Exercise >>
Copy the data exactly. Images are the one exception.

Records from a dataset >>
________________________________________
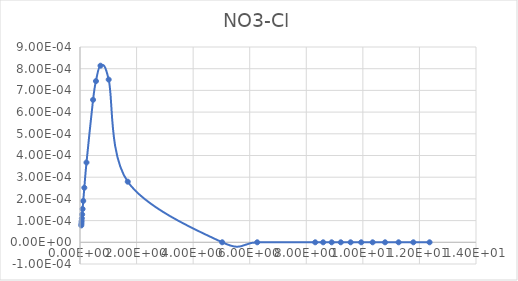
| Category | Series 0 |
|---|---|
| 0.045799 | 0 |
| 0.050887 | 0 |
| 0.057261 | 0 |
| 0.065458 | 0 |
| 0.076373 | 0 |
| 0.091688 | 0 |
| 0.11464 | 0 |
| 0.15299 | 0 |
| 0.22973 | 0 |
| 0.46172 | 0.001 |
| 0.56419 | 0.001 |
| 0.72511 | 0.001 |
| 1.0144 | 0.001 |
| 1.688 | 0 |
| 5.0263 | 0 |
| 6.2654 | 0 |
| 8.3152 | 0 |
| 8.5965 | 0 |
| 8.8974 | 0 |
| 9.2202 | 0 |
| 9.5673 | 0 |
| 9.9415 | 0 |
| 10.346 | 0 |
| 10.785 | 0 |
| 11.263 | 0 |
| 11.785 | 0 |
| 12.358 | 0 |
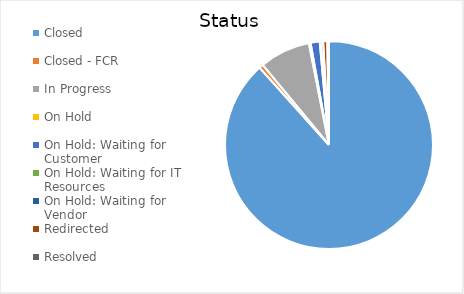
| Category | Series 0 |
|---|---|
| Closed | 682 |
| Closed - FCR | 5 |
| In Progress | 61 |
| On Hold | 2 |
| On Hold: Waiting for Customer | 11 |
| On Hold: Waiting for IT Resources | 1 |
| On Hold: Waiting for Vendor | 3 |
| Redirected | 5 |
| Resolved | 2 |
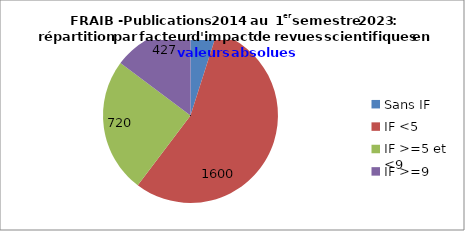
| Category | Series 0 |
|---|---|
| Sans IF | 142 |
| IF <5 | 1600 |
| IF >=5 et <9  | 720 |
| IF >=9 | 427 |
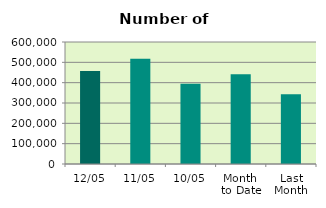
| Category | Series 0 |
|---|---|
| 12/05 | 456878 |
| 11/05 | 517266 |
| 10/05 | 394414 |
| Month 
to Date | 440886.75 |
| Last
Month | 343067.2 |
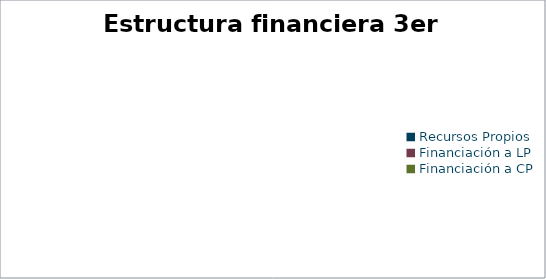
| Category | Series 0 |
|---|---|
| Recursos Propios | 0 |
| Financiación a LP | 0 |
| Financiación a CP | 0 |
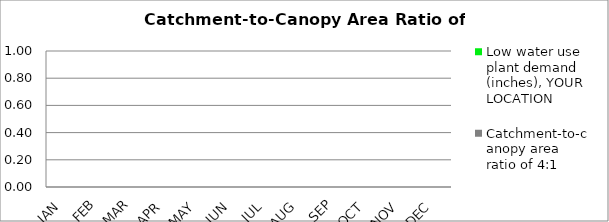
| Category | Low water use plant demand (inches), YOUR LOCATION | Catchment-to-canopy area ratio of 4:1  |
|---|---|---|
| JAN | 0 | 0 |
| FEB | 0 | 0 |
| MAR | 0 | 0 |
| APR | 0 | 0 |
| MAY | 0 | 0 |
| JUN | 0 | 0 |
| JUL | 0 | 0 |
| AUG | 0 | 0 |
| SEP | 0 | 0 |
| OCT | 0 | 0 |
| NOV | 0 | 0 |
| DEC | 0 | 0 |
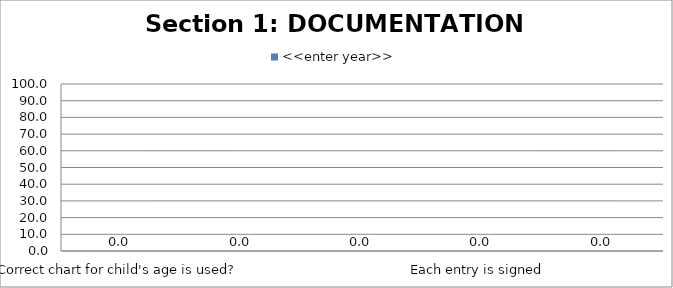
| Category | <<enter year>> |
|---|---|
| Correct chart for child's age is used? | 0 |
| 3 addressograph labels per chart | 0 |
| Date and time of each observation present and clear  | 0 |
| Each entry is signed  | 0 |
| Each entry has NMBI PIN | 0 |
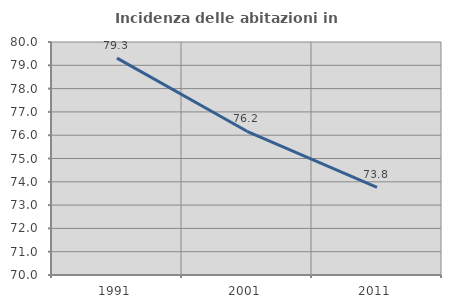
| Category | Incidenza delle abitazioni in proprietà  |
|---|---|
| 1991.0 | 79.31 |
| 2001.0 | 76.168 |
| 2011.0 | 73.756 |
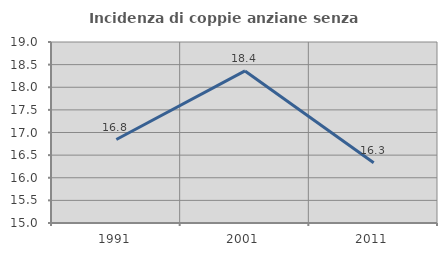
| Category | Incidenza di coppie anziane senza figli  |
|---|---|
| 1991.0 | 16.845 |
| 2001.0 | 18.36 |
| 2011.0 | 16.332 |
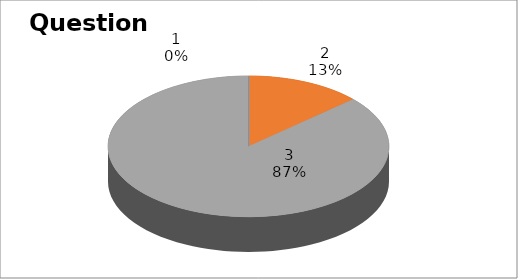
| Category | Series 0 |
|---|---|
| 0 | 0 |
| 1 | 8 |
| 2 | 52 |
________________________________________
Response to this exercise >>
| Category | Series 0 |
|---|---|
| 0.045799 | 0 |
| 0.050887 | 0 |
| 0.057261 | 0 |
| 0.065458 | 0 |
| 0.076373 | 0 |
| 0.091688 | 0 |
| 0.11464 | 0 |
| 0.15299 | 0 |
| 0.22973 | 0 |
| 0.46172 | 0.001 |
| 0.56419 | 0.001 |
| 0.72511 | 0.001 |
| 1.0144 | 0.001 |
| 1.688 | 0 |
| 5.0263 | 0 |
| 6.2654 | 0 |
| 8.3152 | 0 |
| 8.5965 | 0 |
| 8.8974 | 0 |
| 9.2202 | 0 |
| 9.5673 | 0 |
| 9.9415 | 0 |
| 10.346 | 0 |
| 10.785 | 0 |
| 11.263 | 0 |
| 11.785 | 0 |
| 12.358 | 0 |
| Category | Series 0 |
|---|---|
| Closed | 682 |
| Closed - FCR | 5 |
| In Progress | 61 |
| On Hold | 2 |
| On Hold: Waiting for Customer | 11 |
| On Hold: Waiting for IT Resources | 1 |
| On Hold: Waiting for Vendor | 3 |
| Redirected | 5 |
| Resolved | 2 |
| Category | Series 0 |
|---|---|
| Sans IF | 142 |
| IF <5 | 1600 |
| IF >=5 et <9  | 720 |
| IF >=9 | 427 |
| Category | Series 0 |
|---|---|
| 12/05 | 456878 |
| 11/05 | 517266 |
| 10/05 | 394414 |
| Month 
to Date | 440886.75 |
| Last
Month | 343067.2 |
| Category | Series 0 |
|---|---|
| Recursos Propios | 0 |
| Financiación a LP | 0 |
| Financiación a CP | 0 |
| Category | Low water use plant demand (inches), YOUR LOCATION | Catchment-to-canopy area ratio of 4:1  |
|---|---|---|
| JAN | 0 | 0 |
| FEB | 0 | 0 |
| MAR | 0 | 0 |
| APR | 0 | 0 |
| MAY | 0 | 0 |
| JUN | 0 | 0 |
| JUL | 0 | 0 |
| AUG | 0 | 0 |
| SEP | 0 | 0 |
| OCT | 0 | 0 |
| NOV | 0 | 0 |
| DEC | 0 | 0 |
| Category | <<enter year>> |
|---|---|
| Correct chart for child's age is used? | 0 |
| 3 addressograph labels per chart | 0 |
| Date and time of each observation present and clear  | 0 |
| Each entry is signed  | 0 |
| Each entry has NMBI PIN | 0 |
| Category | Incidenza delle abitazioni in proprietà  |
|---|---|
| 1991.0 | 79.31 |
| 2001.0 | 76.168 |
| 2011.0 | 73.756 |
| Category | Incidenza di coppie anziane senza figli  |
|---|---|
| 1991.0 | 16.845 |
| 2001.0 | 18.36 |
| 2011.0 | 16.332 |
| Category | Series 0 |
|---|---|
| 0 | 0 |
| 1 | 8 |
| 2 | 52 |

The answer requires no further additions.